This gum has lost it’s flavor.

With all the high emotion having faded perhaps its time to look back over the furor concerning the stance taken by many dentists over the plan to allow non-dentists to perform procedures previously reserved for dentists. The argument seemed to be centered over the perceptions of many Natives that they could not obtain adequate dental care in the Bush without this option. Dentists were horrified that the plan would allow persons not professionally prepared to perform the procedure to become what amounted to seat of the pants dentists, arguably creating a second-class dental system for Natives. Natives then claimed that it was the dentists being racist.

What can finally be distilled from this once the facts have been distilled is that the underlying problem is that Bush Natives won’t pay what the market demands to have real dentists come to them and so they are willing to pay less for non-dentists. One cold simply chalk this up to a consumer decision (perhaps an unwise one, but a consumer decision nonetheless) until one remembers that the federal government owes a duty to these same consumers because they are dependent peoples.

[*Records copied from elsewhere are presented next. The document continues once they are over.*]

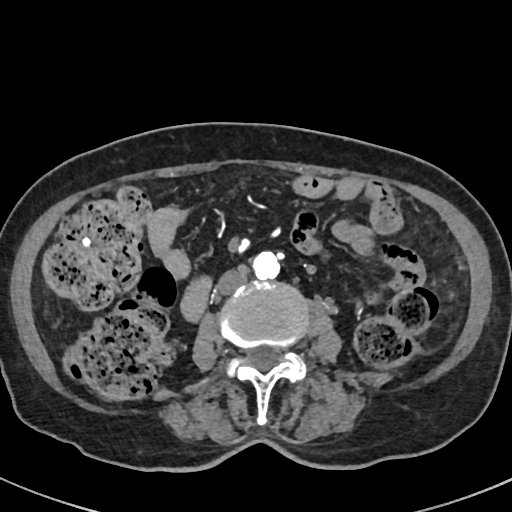 Computed tomography, abdomen — Axial slice 110/279 — acquired on SOMATOM Force
{"organs":{"aorta":[252,250,279,279],"inferior vena cava":[216,266,247,294]}}
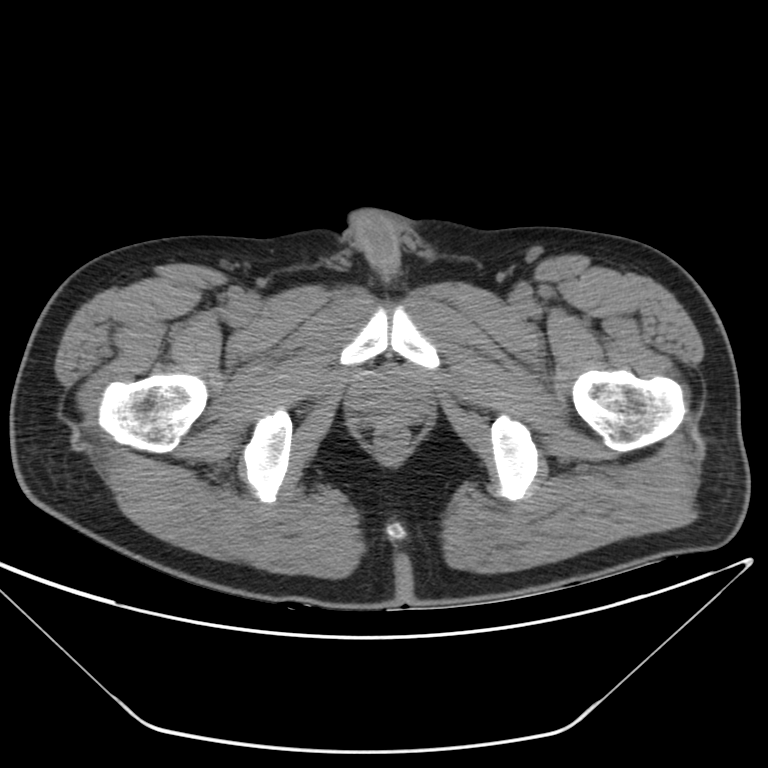

CT abdomen. axial view. 15 organs annotated in this scan (that count is for the whole scan; organs this slice misses have no box)
One row per box, in pixels: columns x1 and y1 give the top-left corner, x2 and y2 the bottom-right.
| organ | x1 | y1 | x2 | y2 |
|---|---|---|---|---|
| prostate/uterus | 367 | 379 | 415 | 417 |
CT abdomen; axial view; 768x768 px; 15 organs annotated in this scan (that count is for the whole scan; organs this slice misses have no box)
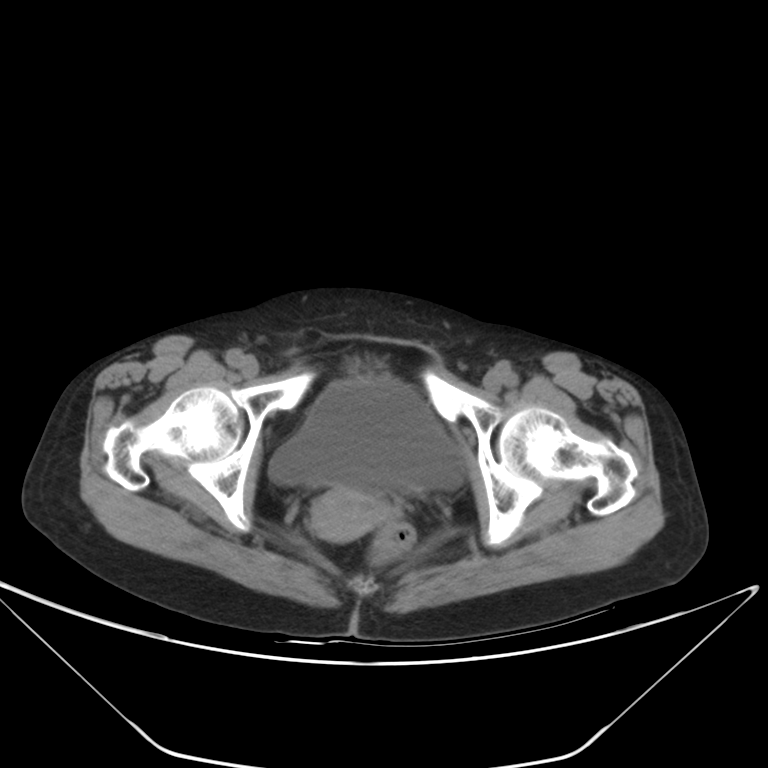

Alaska Natives have been demanding and assuming leadership roles in shaping health care policy in Alaska and one can only note with disappointment that while assuming responsibility is probably a good idea, negotiating for inadequate health care is probably a giant step backwards.

More and more Bush residents are now being “treated” by “paraprofessionals”. This is a very real effort to avoid the cost of professional services and we have seen similar moves against lawyers and teachers. Some argue that its only the difference between “models”, like the difference between buying a Porsche or an Escort. The difference is more akin to hiring a home builder who only knows how to use a hammer and is not quite sure what the function of a screwdriver is; that was supposed to be covered in the portion of the training he skipped.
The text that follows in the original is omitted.